The Common Cause report shows us that intrinsic values, such as equality and connection with nature, are associated with actions and attitudes towards a fair and sustainable society. Our ability to act for a greater good – as individuals, as a society – in other words depends on how altruistic or unselfish we are, how important it is for us to act in the interest of others than ourselves. In Schwartz´s model, those that he calls ‘self-transcendent’ values are in tension with the ‘self-enhancement’ values on the other side of the circumplex.

The self seems fundamental here. How do we perceive the self? Here is one perspective.

The story of the Separate Self

At the roots of our society is the story of the Separate Self: ‘You are not necessarily a part of anything; you are alone in a world of other separate selves.’ This is an old story, but it has become more obvious in the light of today’s globalization and erosion of community. If you don´t get what you need, you can buy it. If the person who grows your food, builds your house, or takes care of your kids, moves or dies, you can just get it from someone else. If all the fish in the seas get eaten, you can just buy fish from another sea. We don´t belong anymore (and for want of belonging, we instead focus on belongings…).

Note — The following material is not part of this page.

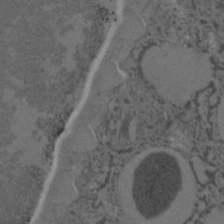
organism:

The notion of ‘self-transcending’ values can be said to be part of this story of separation. Because we are separate from others, we must transcend self-interest in order to care for them.

This logic is often reflected in the way NGOs present issues such as climate change or world poverty. We should do something about it because it is the right thing to do. We should care about other people, even if they are far away and we have never met them. Sustainability becomes a moral issue, and this can feel pretty overwhelming.

How powerful are morality and altruism as motivations for social change?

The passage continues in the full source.